***** Raw data *****

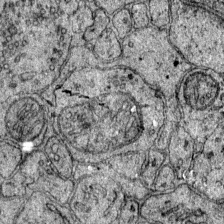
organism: Mouse
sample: Primary visual cortex
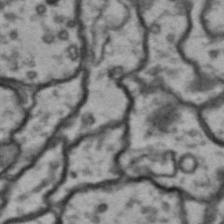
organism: Drosophila
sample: Brain
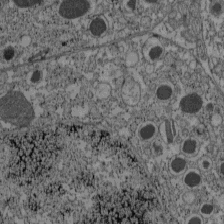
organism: C57BL Mouse
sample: Pancreatic islet
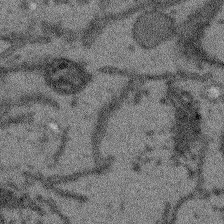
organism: Arabidopsis thaliana
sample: Root tip
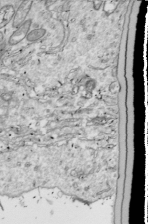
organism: Drosophila
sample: Cell division; meiosis; drosophila spermatocytes
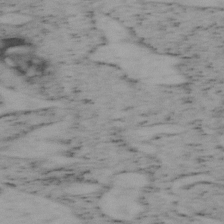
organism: Mouse
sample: OT-I killer T cells with ID8 ovarian cancer cells
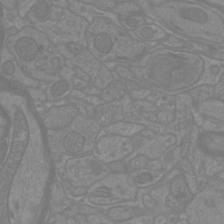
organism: Mouse
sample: Cortical neurons
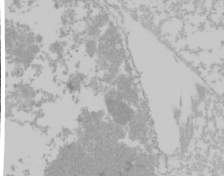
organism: Mouse
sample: Cancer cell death in ED-1 cells
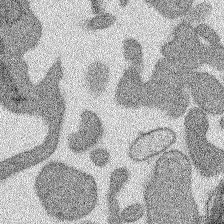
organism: Human
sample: HeLa cells
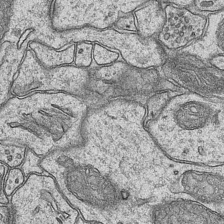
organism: Mouse
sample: CA1 Hippocampus
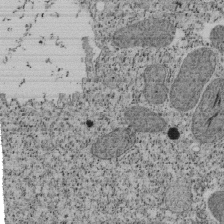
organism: Tetrahymena
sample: Cilia in tetrahymena
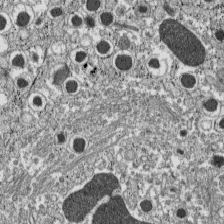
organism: C57BL Mouse
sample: Pancreatic islet
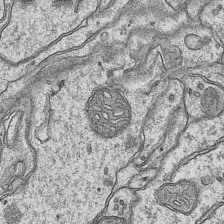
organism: Mouse
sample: CA1 Hippocampus
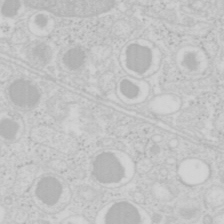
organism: Mouse
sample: Pancreas
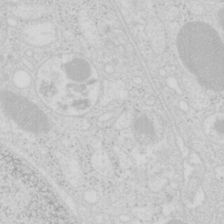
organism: Mouse
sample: Pancreas
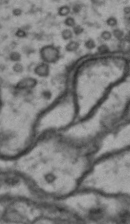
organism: Drosophila
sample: Brain

*****

Exercise instructions » In the reply, every line of the material above is to be reproduced verbatim, and the images are to be left out.

Result below »
organism: Mouse
sample: Primary visual cortex
organism: Drosophila
sample: Brain
organism: C57BL Mouse
sample: Pancreatic islet
organism: Arabidopsis thaliana
sample: Root tip
organism: Drosophila
sample: Cell division; meiosis; drosophila spermatocytes
organism: Mouse
sample: OT-I killer T cells with ID8 ovarian cancer cells
organism: Mouse
sample: Cortical neurons
organism: Mouse
sample: Cancer cell death in ED-1 cells
organism: Human
sample: HeLa cells
organism: Mouse
sample: CA1 Hippocampus
organism: Tetrahymena
sample: Cilia in tetrahymena
organism: C57BL Mouse
sample: Pancreatic islet
organism: Mouse
sample: CA1 Hippocampus
organism: Mouse
sample: Pancreas
organism: Mouse
sample: Pancreas
organism: Drosophila
sample: Brain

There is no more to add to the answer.